Ce fut d'ailleurs l'une des caractéristiques des groupes post-grunge de l'époque. Des ventes de disques parfois impressionnantes et un mépris presque unanime de la part des observateurs et des médias spécialisés. Pourquoi ce décalage ? Simplement parce que ces groupes se sont contentés – au moins à leurs débuts – de singer un style inventé par d'autres, de le calibrer, de le polir et de lui ôter son caractère novateur et subversif ; ils se sont contentés de le rendre digeste, consommable. Précisément ce Pearl Jam ou Nirvana ont refusé de faire. Les groupes post-grunge sont alors tout bêtement ceux qui n'auraient jamais été signés par les majors si d'autres formations plus talentueuses et aventureuses n'avaient défriché le terrain avant eux pendant des années. Et le pire pour Candlebox était ses origines : Seatle, le berceau du grunge. Là où devait être conservée la pureté originelle, et un peu illusoire, d'une scène musicale devenue une sorte de mythe.

Plus de dix ans après, la carrière de Candlebox est assez typique des trajectoires post-grunge. Un premier disque peu original, calqué sur un modèle assez répétitif – couplets sombres et lents, puis durcissement sur le refrain à grands renforts de guitares rythmiques –, mais suffisamment efficace pour faire exploser les ventes. Puis deux albums moins percutants, moins frais et plus inégaux. Chute des ventes, vaines tentatives pour renouer avec le succès originel. Déclin, indifférence, et finalement sortie d'une compilation. Stone Temple Pilots (d'une qualité et d'une créativité bien supérieures) et Bush ont subi un destin assez semblable. Seul Creed alignera sans trembler des disques abonnés à la première place des charts. Mais avec des compositions d'un tout autre calibre. Car même sélectionnées et rassemblées sur un même album, les chansons de Candlebox apparaissent un peu faiblardes, ou disons dénuées de toute identité propre.

Les extraits du premier album – Candlebox – sont les plus accrocheurs : les tubes « You » et « Blossom » ont conservé leur efficacité et sont un témoignage d'une musique composée et jouée sans talent particulier, mais suffisamment simple et évidente pour correspondre à l'esprit de son temps.

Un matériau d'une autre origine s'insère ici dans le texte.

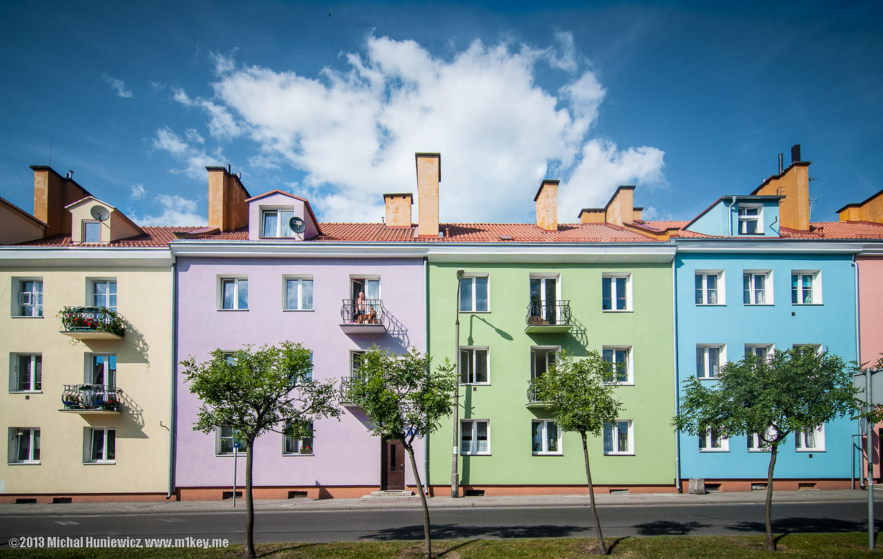 Stare Miasto w Morągu.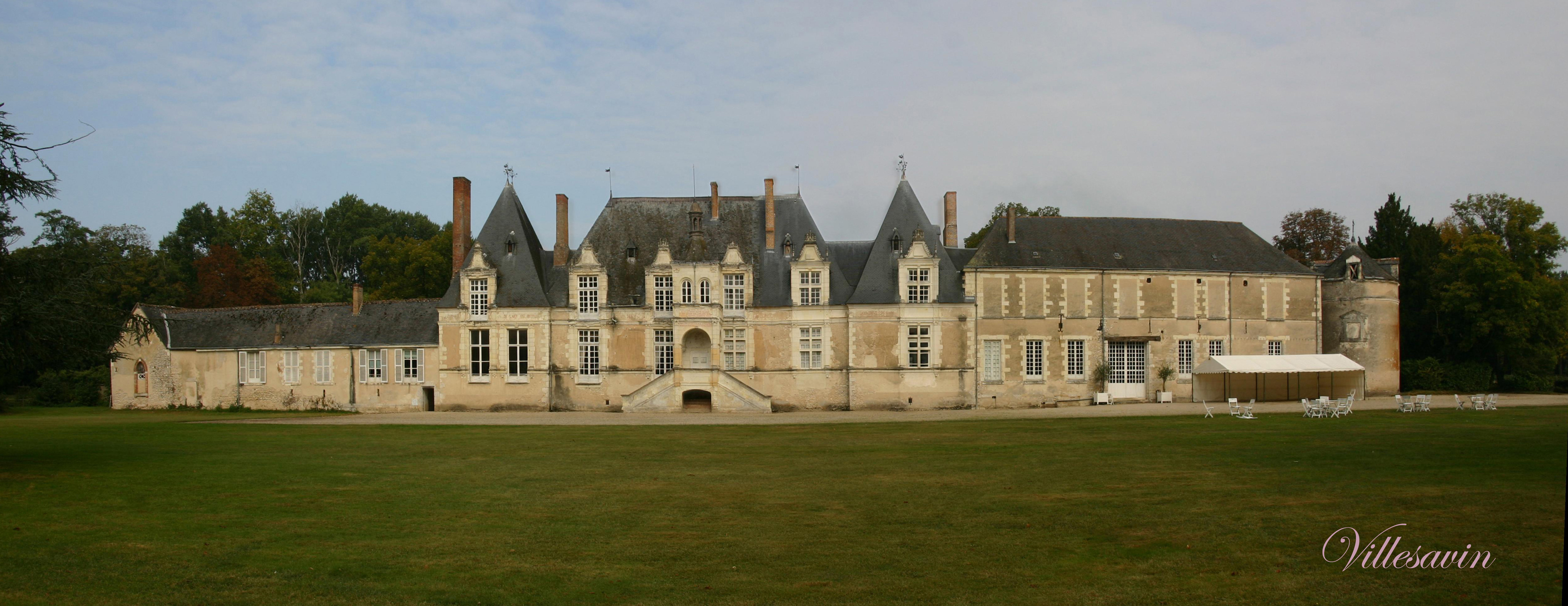 Château de Villesavin

Le groupe a construit sa carrière autour d'un démarrage foudroyant, puis n'a jamais confirmé. On entend un peu de Pearl Jam, un peu d'Alice in Chains, mais il manque toujours quelque chose : un refrain mémorable, une mélodie originale, un break venant rompre la monotonie… en troquant la crédibilité contre le succès, en arrivant au bon endroit au bon moment pour engranger les disques de platine, Candlebox n'a pas eu à faire beaucoup d'efforts. Et même si les « Simple Lessons », les « It's Allright » ou les « 10 000 Horses » sont loin d'être désagréables, on sent bien que le groupe n'a fait que sortir trois fois le même album, chaque fois un peu moins bon.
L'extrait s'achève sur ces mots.